For this step, I walk through the Title.err, fixing all issues one-by-one. I Rerun tei2html.pl until all issues are resolved.

10. Fix issues reported by gutcheck.

Again, I will fix all issues and rerun tei2html.pl until all issues are resolved. Note that, especially in Dutch, a lot of issues reported are false positives, and need no resolution.

11. Walk through the word list.

The word-list is a large HTML file, which sorts words by language. It uses color-coding to indicate which words are not in the spelling dictionary for the current language.

The word list sorts all capitalization, hyphen, and accent variants of a word together, so if we have variation in this, it will be quickly noticed. I will walk through the list, and verify every odd thing I notice.

Besides word-lists for each language, the Title-words.html also includes a list of non-words. I verify these for odd things, such as wrongly curled quotes, and fix them.

12. Walk through the resulting HTML file.

Here I fix all formatting issues by adjusting the TEI master, and running tei2html.pl again. After this step, the HTML is ready for posting.

13. Concatenate paragraphs to single lines

perl -S catpars.pl Title-0.1.tei > Title-0.2.tei

14. Convert quotes to curly quotes

perl -S quotes.pl Title-0.2.tei > Title-0.3.tei

15. Clean up the resulting plain text file.

Here I polish the raw output of my SGML to text conversion tool. In particular tables need considerable effort to be properly aligned with the constraints of plain text.
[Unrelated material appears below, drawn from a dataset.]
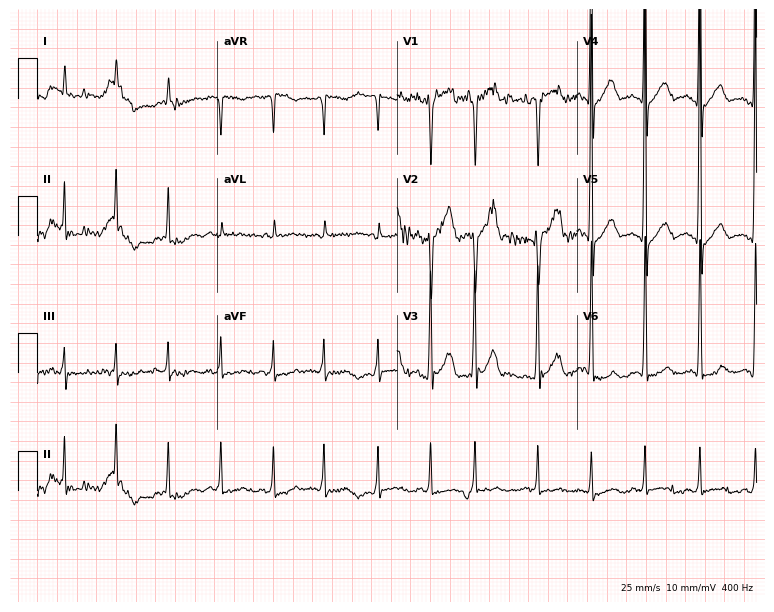
12-lead ECG from an 81-year-old male patient. Findings include sinus tachycardia (a sinus rate of 100 beats per minute or more).

16. Final checks of HTML and plain text.

17. Package in Title.zip file and submit to Project Gutenberg.

At this step, I also add the resulting HTML and plain text files to revision control.

18. After posting, I move my SGML master to "1.0" status, and add the posted number and date of posting to the meta data.

bzr mv Title-3.0.tei Title-1.0.tei

After completion of an ebook, I revisit them once in a while (after one or two years), and when issues are reported. I then re-process them with the latest versions of my tools, look for additional issues, and fix them when necessary. When the number of issues surpasses a certain threshold, I will repost to PG.